Camera IconASIC chair Joe Longo. Credit: Lukas Coch/AAPIMAGE

The corporate regulator has hit the Australian Securities Exchange with an unprecedented $150 million capital charge as part of a “circuit-breaker” package of demands aimed at addressing a string of repeated and serious failures at the ASX.

The demands, which have been accepted by the ASX, follow a scathing inquiry commissioned by the Australian Securities and the Investments Commission that found the share market operator had put profits ahead of its responsibilities.

The inquiry’s report, released publicly on Monday, amounts to an extraordinary vote of no-confidence in the ASX and casts doubt over the future of the ASX-listed company’s chief executive, Helen Lofthouse.

“ASX needs to embrace a new era of accountability, investment, and stewardship to increase confidence, and meet the expectations of the market and the Australian public,” ASIC chair Joe Longo said.

‘This package is a circuit-breaker,” he said.

‘Many of the problems the report identifies took years to develop, and while there are some immediate actions that will be put in place, the key issues are going to take time and resources to resolve.

“There are no quick fixes or shortcuts.”

ASX shares were nearly 7 per cent lower as at at 10.20am.

ASIC commissioned the inquiry by an expert panel in June in response to growing concerns about the ASX’s ability to manage and develop critical market infrastructure in in the wake of a string of problems, notably a trading outage in December 2024.

The inquiry’s report found “serious shortcomings across ASX’s frameworks and practices in relation to governance, capability and risk management, as well as deficiencies in culture and leadership”.

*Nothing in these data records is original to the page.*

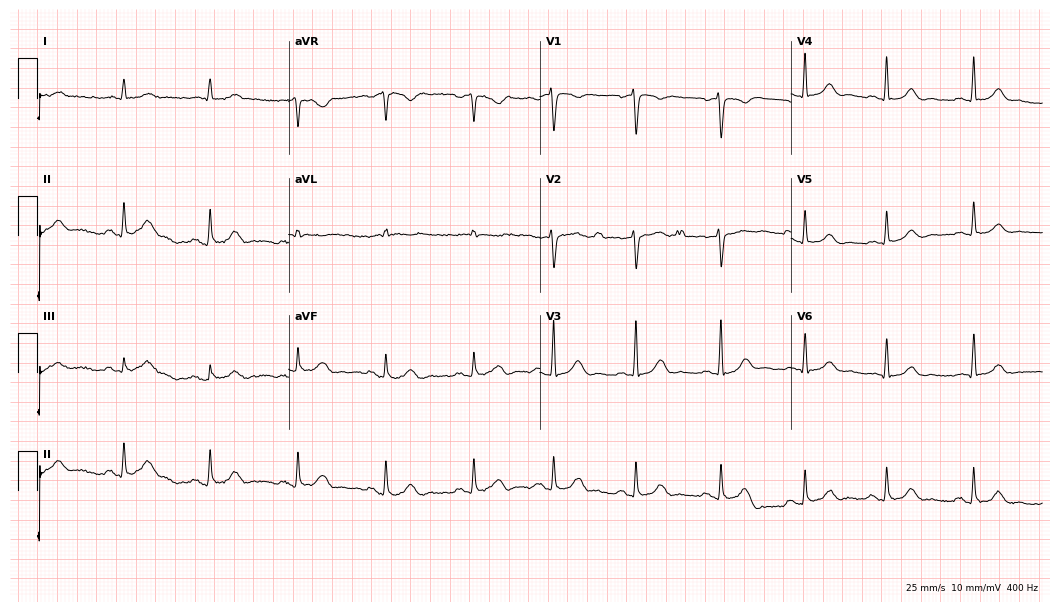
ECG (10.2-second recording at 400 Hz) — a male patient, 31 years old. Labelled as a normal ECG.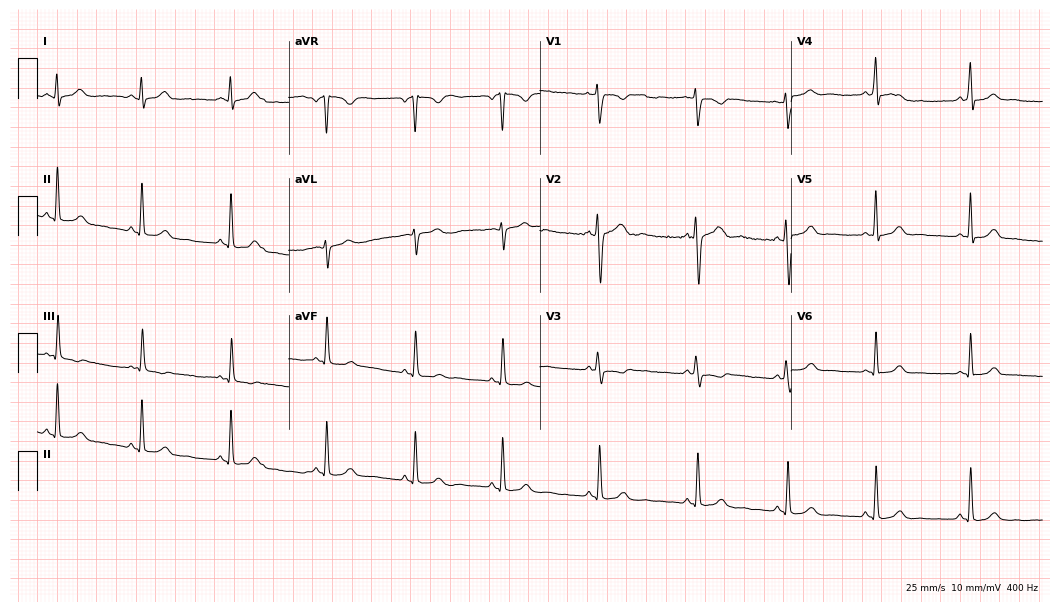
Resting 12-lead electrocardiogram. Patient: a female, 17 years old. Read as a normal ECG.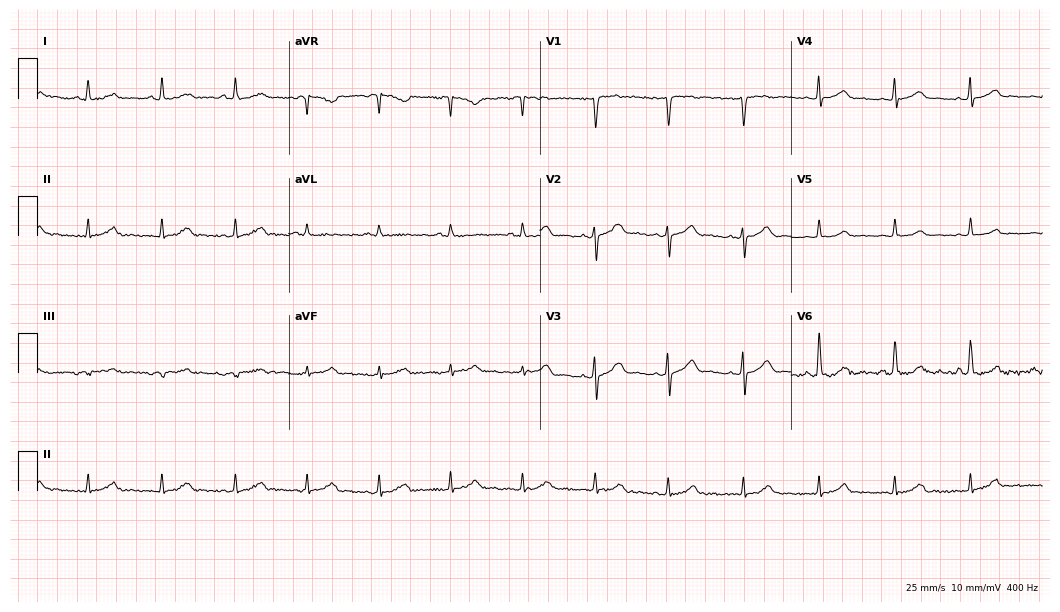
12-lead ECG from a female, 44 years old (10.2-second recording at 400 Hz). No first-degree AV block, right bundle branch block (RBBB), left bundle branch block (LBBB), sinus bradycardia, atrial fibrillation (AF) or sinus tachycardia recorded for this tracing.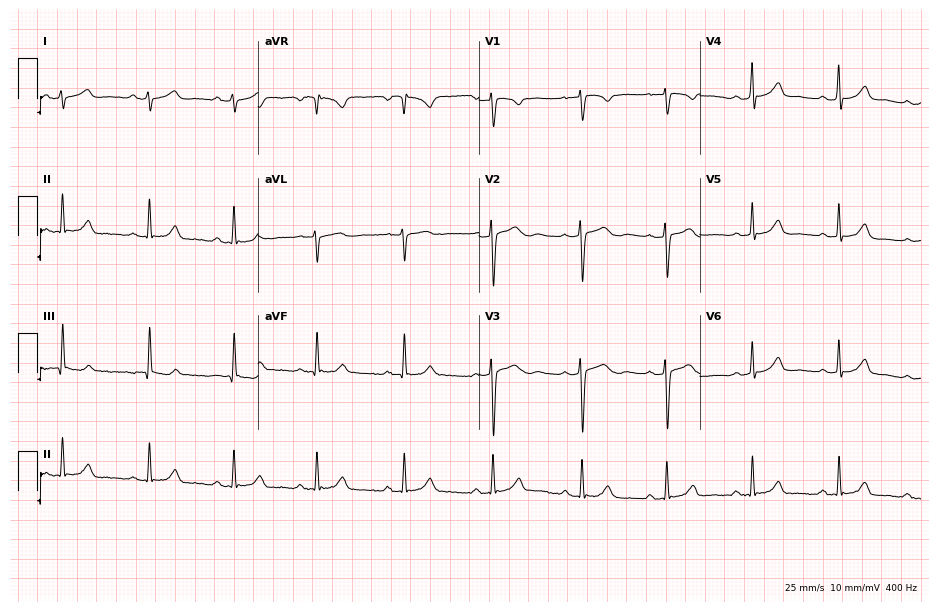
12-lead ECG (9-second recording at 400 Hz) from a female patient, 19 years old. Screened for six findings — first-degree AV block, right bundle branch block, left bundle branch block, sinus bradycardia, atrial fibrillation, sinus tachycardia — none is recorded.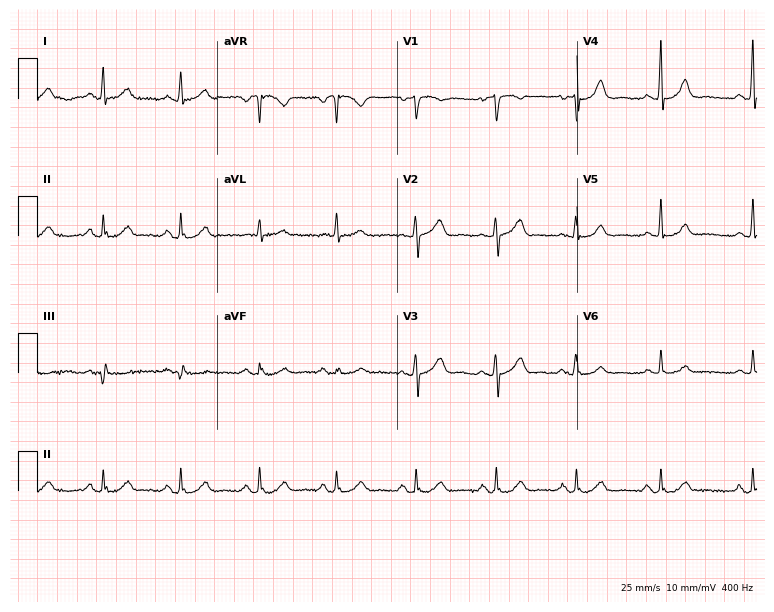
12-lead ECG (7.3-second recording at 400 Hz) from a 68-year-old woman. Labelled as a normal ECG.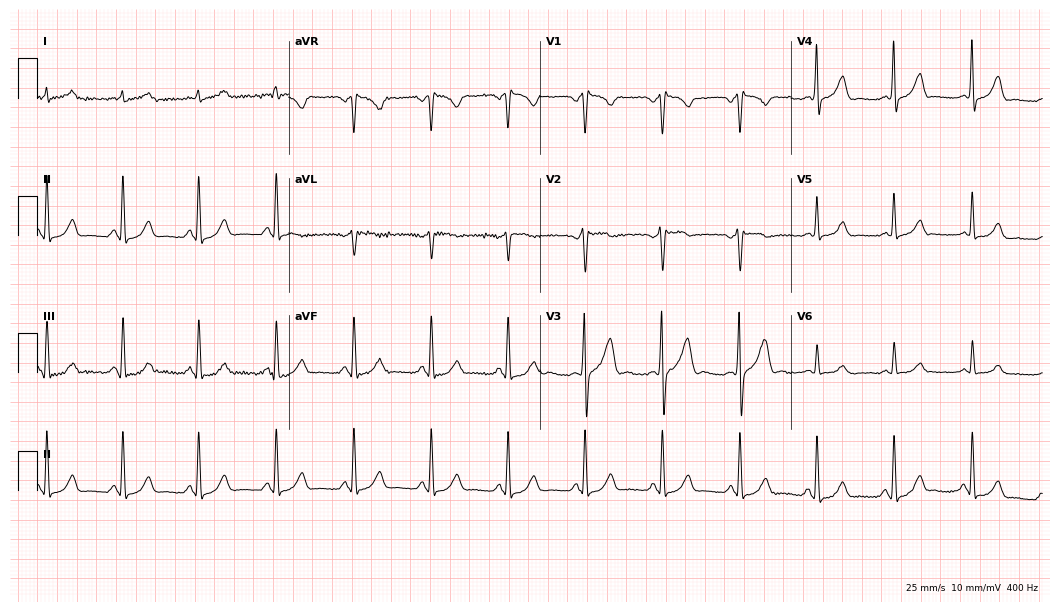
12-lead ECG from a male, 54 years old. Recorded interpretation: within normal limits.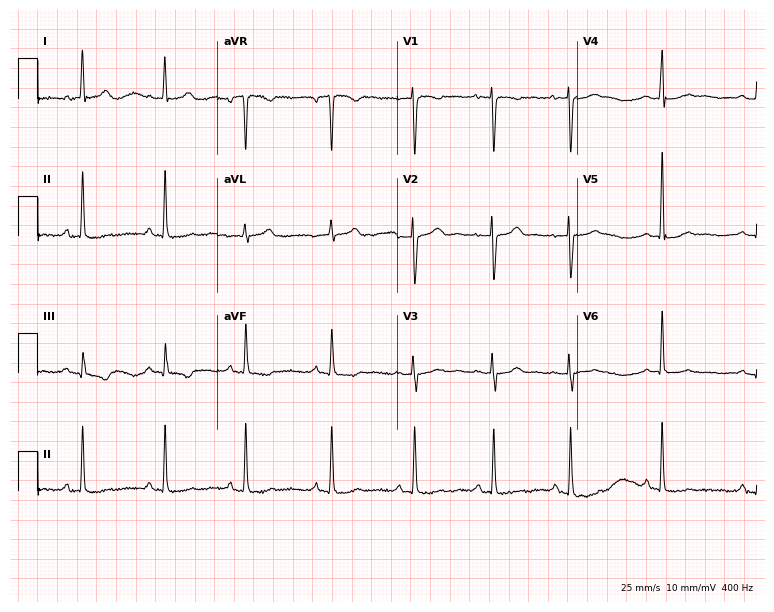
12-lead ECG (7.3-second recording at 400 Hz) from a 44-year-old female patient. Screened for six findings — first-degree AV block, right bundle branch block, left bundle branch block, sinus bradycardia, atrial fibrillation, sinus tachycardia — none is recorded.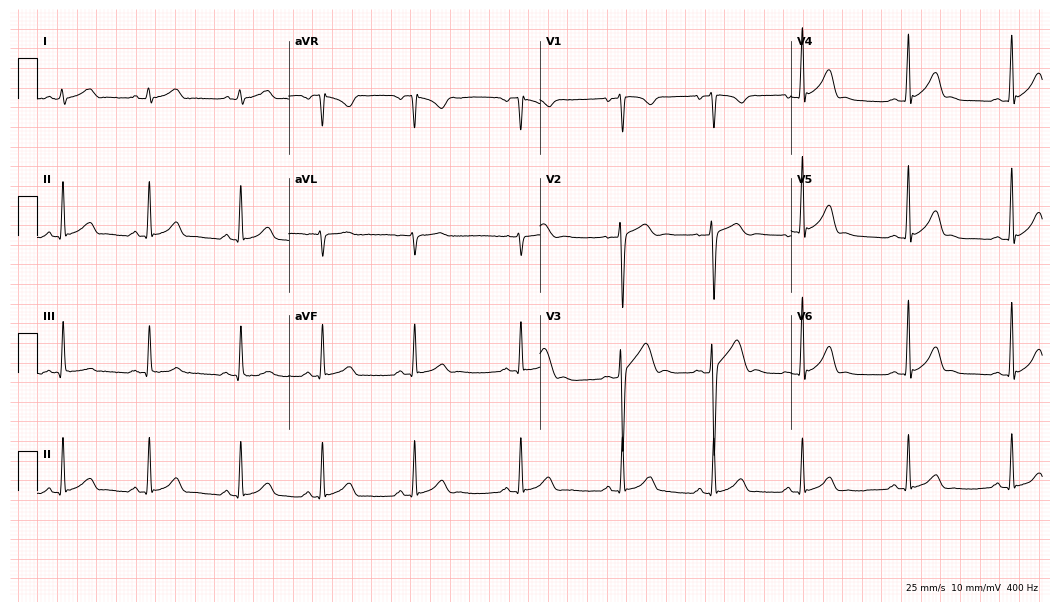
12-lead ECG (10.2-second recording at 400 Hz) from a man, 17 years old. Labelled as a normal ECG.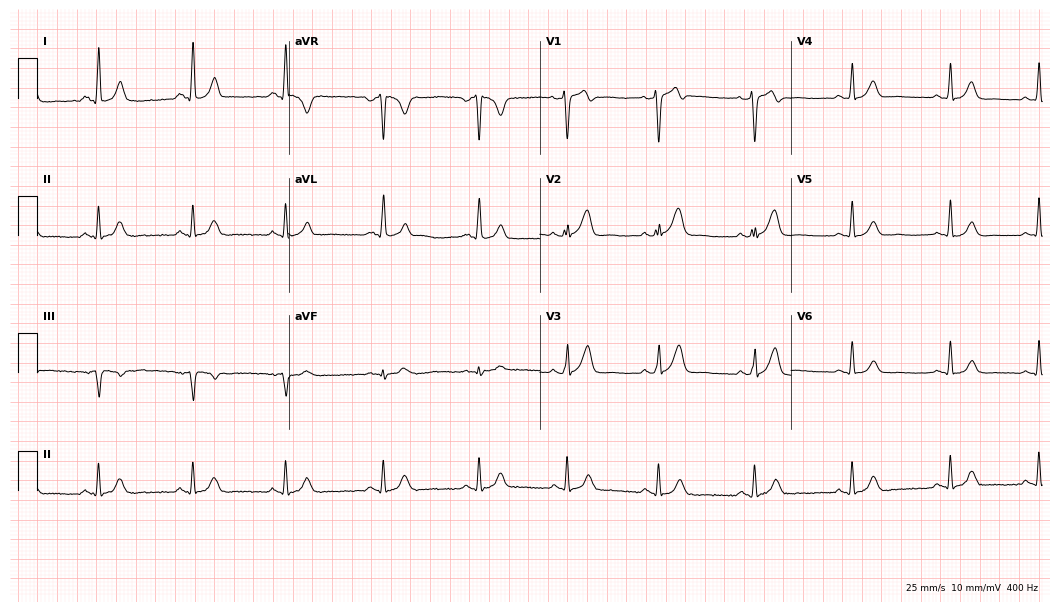
Standard 12-lead ECG recorded from a 45-year-old woman (10.2-second recording at 400 Hz). Read as a normal ECG.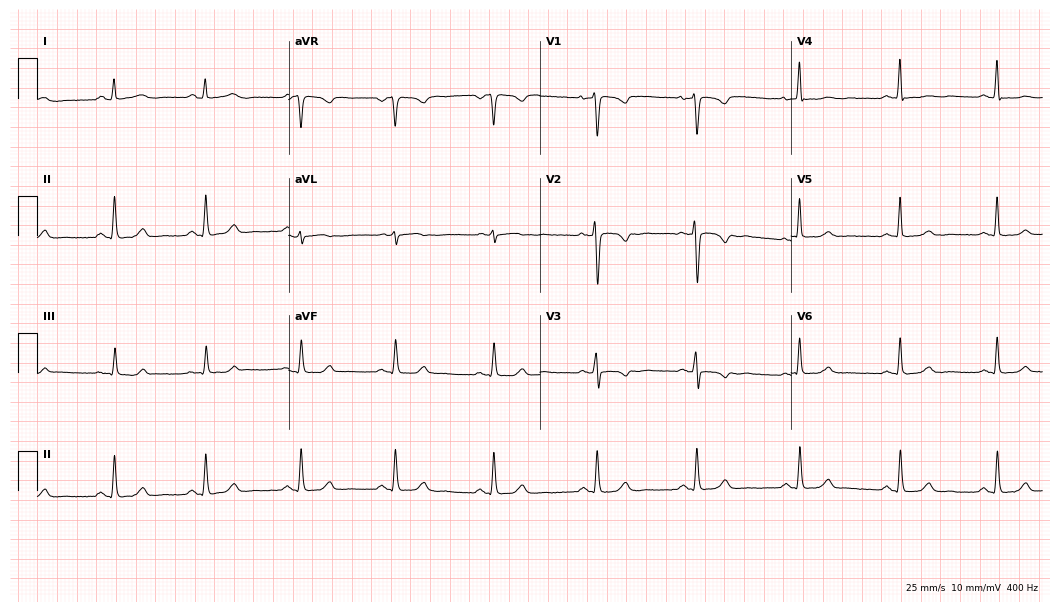
ECG (10.2-second recording at 400 Hz) — a female, 47 years old. Labelled as a normal ECG.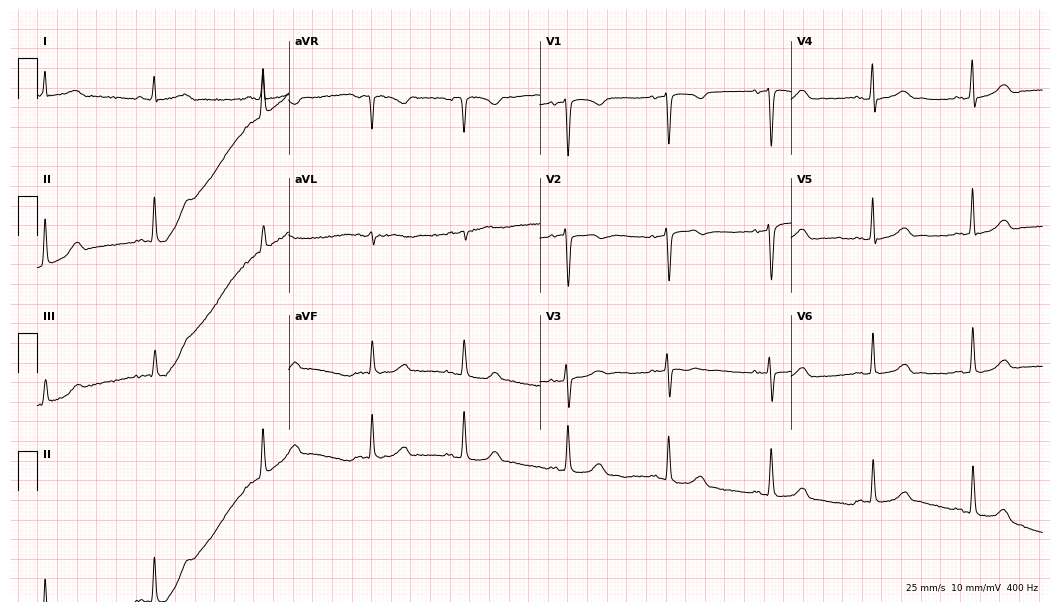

It said the ASX had under-invested in its technological systems - prioritising financial performance over required capital expenditure - applied to band-aid solutions to problems demanding long-term fixes, lacked “aspiration” and didn’t have the corporate governance needed for a company running a critical market platform.

“This incremental approach,together with an insular and defensive culture, has brought about a narrow focus based on trying to meet minimum standards rather than striving to fulfill the role that best serves Australia’s interests,” the report said.

The ASX has committed to the inquiry’s recommendations, including stronger leadership, strengthening the independence of the boards overseeing market clearing and settlement functions, and setting clear milestones and accountability for its multi-year internal overhaul.

The capital charge - the first imposed by ASIC - will see the ASX put aside $150m by June 2027 to reflect the ASX’s “elevated risk profile”. The cash will be ringfenced until the milestones in the cultural and risk revamp are met.

Ms Lofthouse said the report made for “tough “ reading.

“It has placed ASX under a critical lens and the assessment from the panel is that we must get better,” she said.

“We’re driving that process now and it is clear we will need to lift leadership at all levels to deliver.”